Australia’s central bank governor worried about suicides

by time news

AOn Monday, Australian Philip Lowe announced that he would visit the support group for those at risk of suicide. Not out of pure compassion, but in his professional role: The governor of the Reserve Bank of Australia (RBA) says he gets letters every day from desperate people who are suffering from the ever-rising interest rates on loans. Suicide Prevention Australia had sounded the alarm because more and more people on the fifth continent could no longer afford the dramatic increase in their interest rates on loans. The cost of living rose too much, the flexible interest rates for real estate would then do the rest.

Christopher Hein

Business correspondent for South Asia/Pacific based in Singapore.

Meanwhile, 46 percent of people in the organization reported tremendous financial stress. On average, Australian home loan repayments are expected to be around a record high of 9.5 percent of disposable income this year. Always friendly and concerned, Lowe has long been hesitant when it comes to interest rates. Although he almost dutifully warned of inflation on Wednesday in Sydney: “An economy with a high inflation rate does not work well. Business people are less able to plan, people spend more time protecting themselves from inflation instead of doing productive work.” In short: it only leads to a catastrophe of “unemployment and even higher interest rates”.

The inflation rate in the number 13 of the world’s major economies is currently 7.8 percent. On Monday, the central bank raised interest rates by a further 0.25 percentage points. Since May last year, the central bankers have raised the key interest rate in ten consecutive steps by a total of 325 basis points to the highest level since May 2012. If the commercial banks pass on the increase – which they are quick to do in Australia – the interest burden for a 30-year real estate loan of 640,000 Australian dollars (400,785 euros) has risen by almost 1,200 dollars a month within ten months. Middle-class households can no longer compensate for this increase by cutting back on consumption.

Australian Dollar Loses Against US Dollar

That is why the Australian governor, just hours after his counterpart Jerome Powell declared for the American Fed that the key interest rate must continue to rise, was much more cautious in public: His board is going “completely open” to the April meeting of the central bank, Lowe said: “We are approaching the point where it will be appropriate to pause interest rate hikes to give us more time to assess the health of our economy.” Markets took the message immediately, with the Australian dollar falling for the first time in over a month the 66 cents for an American dollar, because the facilities on the other side of the Pacific bring more. The ASX stock index lost a percentage point during Lowe’s speech at the Australian Financial Review economic summit.
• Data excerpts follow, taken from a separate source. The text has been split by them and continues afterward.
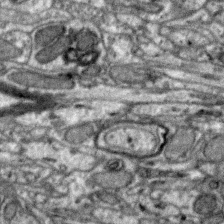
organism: Zebra finch
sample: Brain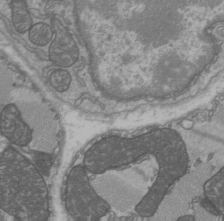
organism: C57BL Mouse
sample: Heart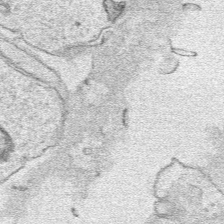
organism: Human
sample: Mitochondria in HCT116 cells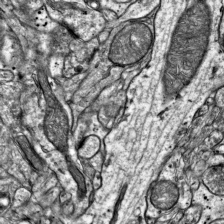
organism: Mouse
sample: Visual Cortex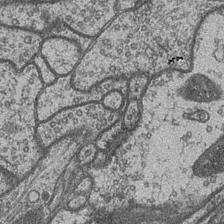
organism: Drosophila
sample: Optic medulla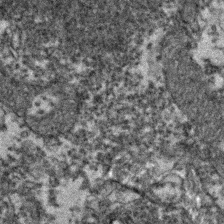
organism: Zebrafish
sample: Zebrafish embryo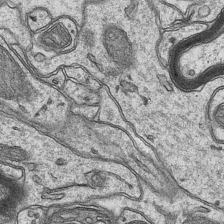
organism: Mouse
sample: CA1 Hippocampus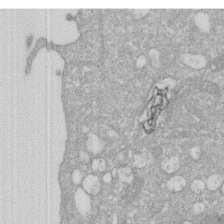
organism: Human
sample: HIV infected U937 cells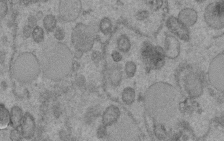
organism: C. elegans
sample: C. elegans embryo early stage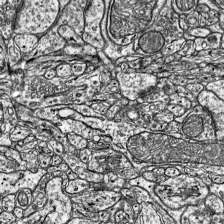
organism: Mouse
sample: Visual Cortex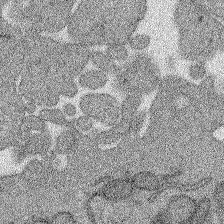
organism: Human
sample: HeLa cells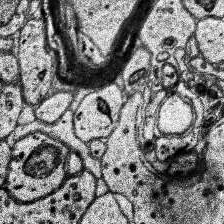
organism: Human
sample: Temporal Lobe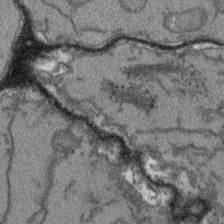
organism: Arabidopsis thaliana
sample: Root tip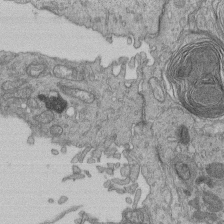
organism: Human
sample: Retinal organoid Rod and Cone cells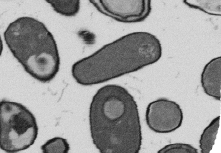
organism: B. subtilis
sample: Bacterial spore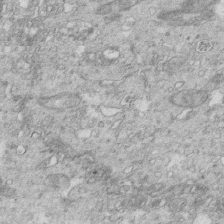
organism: Mouse
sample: Multiciliated cells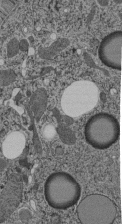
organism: C. elegans
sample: C. elegans pharynx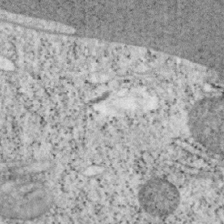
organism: Mouse
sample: OT-I killer T cells with ID8 ovarian cancer cells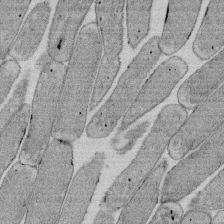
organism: E. coli
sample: Bacterial nucleoid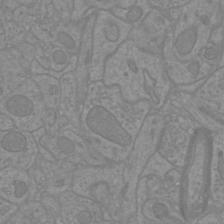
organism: Mouse
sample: Cortical neurons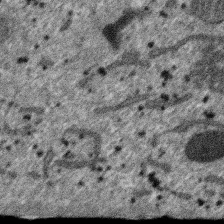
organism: Human
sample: Lung epithelial cells infected with SARS-CoV-2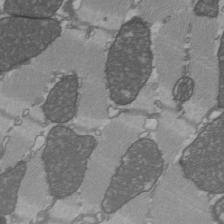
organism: C57BL Mouse
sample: Heart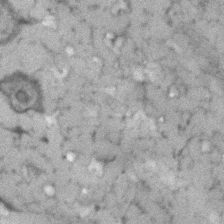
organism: Human
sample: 1205lu cells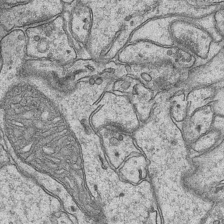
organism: Mouse
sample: CA1 Hippocampus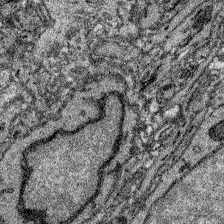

The central bank will now look at four indicators in particular: the employment rate, monthly inflation, spending on consumption and reports on the business climate. The Central Bank Council was already amazed that the unemployment rate rose by 0.2 percentage points to 3.7 percent in the holiday month of January. With the end of the pandemic, 400,000 workers flocked to Australia again last year, and analysts at Bank Westpac estimate that there will be another 350,000 this year. This allows the industry, which is actually desperately looking for workers in Australia, to boost its production.

Moderate wage increase

Above all, wage growth is only 3.3 percent, so Lowe considers a wage-price spiral to be unlikely. Of course he cannot guarantee it, but he assumes that inflation can be pushed back into the target corridor of 2 to 3 percent by around 2025, said the Australian. However, he once made a terrible mistake with the unforgotten and incorrect prediction that the key interest rate would not rise until 2025 – this confession is what prompted some Australians to take out a loan in the first place. On Monday he had stated that he assumed that the inflation rate had passed its peak. However, people are becoming more cautious about believing the words of the dovish central bank governor.

It took even more to pause interest rates: The current key interest rate of 3.6 percent is around one point below that in the comparison countries New Zealand, Canada and the United States. Therefore, despite Lowe’s declared reluctance, many analysts still expect the key interest rate to be raised to 3.85 percent in April.

However, more and more Australians find this unacceptable: “Statistically speaking, about one in five Australians turns to us for help. It is good that people are heeding the message. But it is putting pressure on the already overburdened frontline suicide prevention services,” warned Suicide Prevention Australia chair Nieves Murray. The National Australia Bank said two in five Australians felt “financial stress” in the last quarter of last year.